**Exercise brief:** Wherever the listing holds a picture, leave it out, and copy the remainder exactly.

START Supplied information

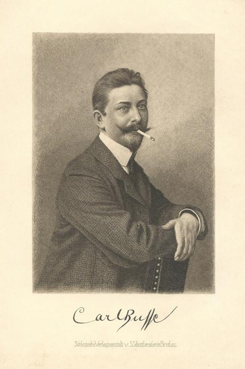 Porträt Carl Busse. Radierung von Johann Lindner mit faksimilierter Unterschrift des Porträtierten
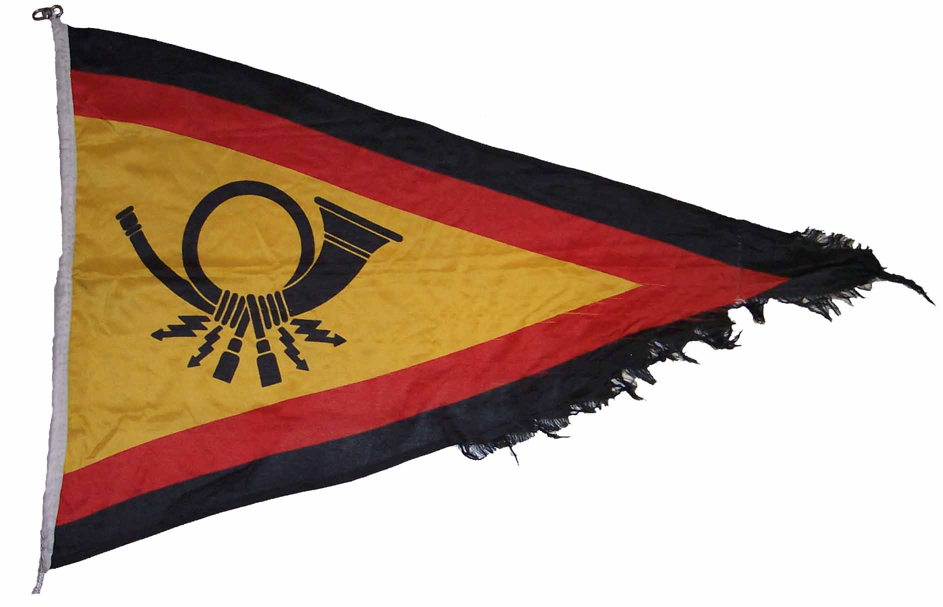 Deutsche Postschifffahne Die Fahne wurde auf einem normalen Fährschiff immer dann gehisst, wenn ein Postauto oder ähnliches mit an Bord war. War dies der Fall gewesen, war das Schiff im hoheitlichen Auftrag unterwegs gewesen. Aufnahmeort: Postmuseum Rheinhessen in Erbes-Büdesheim bei Alzey, Deutschland
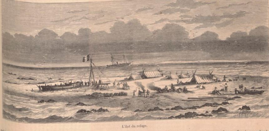 Naufrage de l'aviso Duroc le 13 août 1856; l'îlot du refuge, gravure publiée dans le Monde illustré du 4 juillet 1857
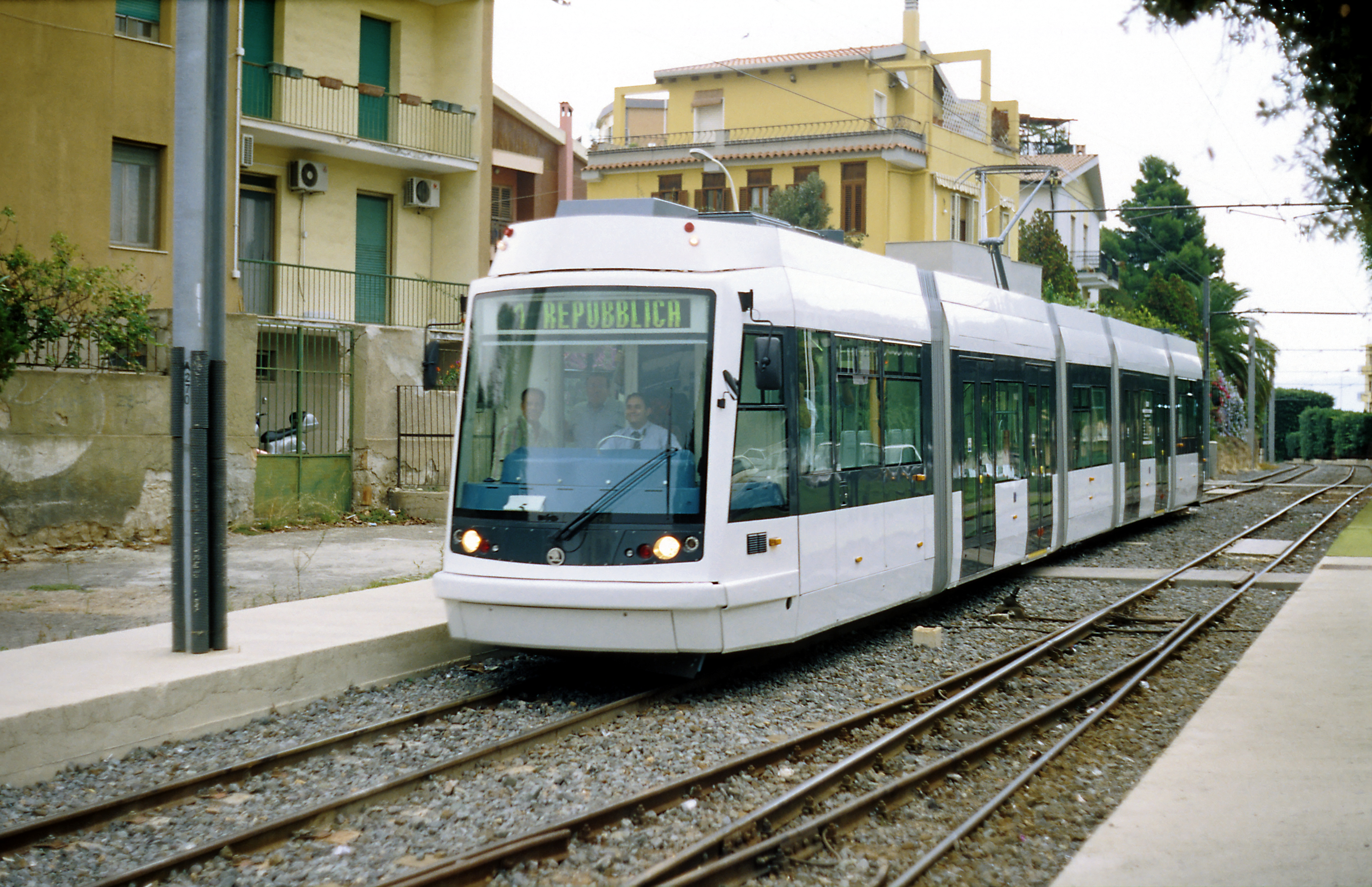 Probefahrten vor der Aufnahme des Stadtbahnbetriebes auf der Stadtstrecke Piazza Repubblica–San Gottardo Richtung Piazza Repubblica. Der Oberbau stammt hier noch von der Fernbahnbetriebszeit.
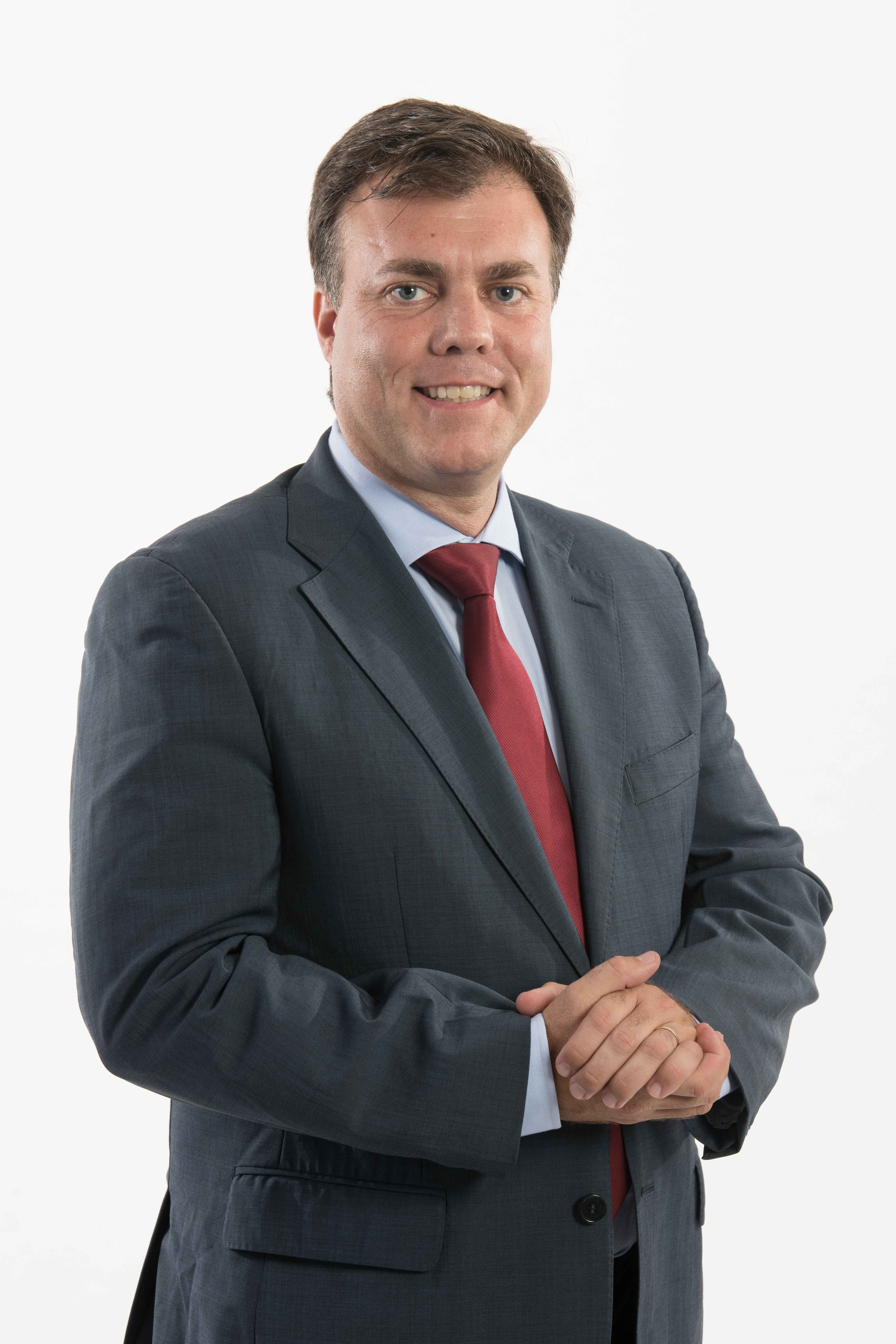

END Supplied information

**Exercise answer:**
 Porträt Carl Busse. Radierung von Johann Lindner mit faksimilierter Unterschrift des Porträtierten
 Deutsche Postschifffahne Die Fahne wurde auf einem normalen Fährschiff immer dann gehisst, wenn ein Postauto oder ähnliches mit an Bord war. War dies der Fall gewesen, war das Schiff im hoheitlichen Auftrag unterwegs gewesen. Aufnahmeort: Postmuseum Rheinhessen in Erbes-Büdesheim bei Alzey, Deutschland
 Naufrage de l'aviso Duroc le 13 août 1856; l'îlot du refuge, gravure publiée dans le Monde illustré du 4 juillet 1857
 Probefahrten vor der Aufnahme des Stadtbahnbetriebes auf der Stadtstrecke Piazza Repubblica–San Gottardo Richtung Piazza Repubblica. Der Oberbau stammt hier noch von der Fernbahnbetriebszeit.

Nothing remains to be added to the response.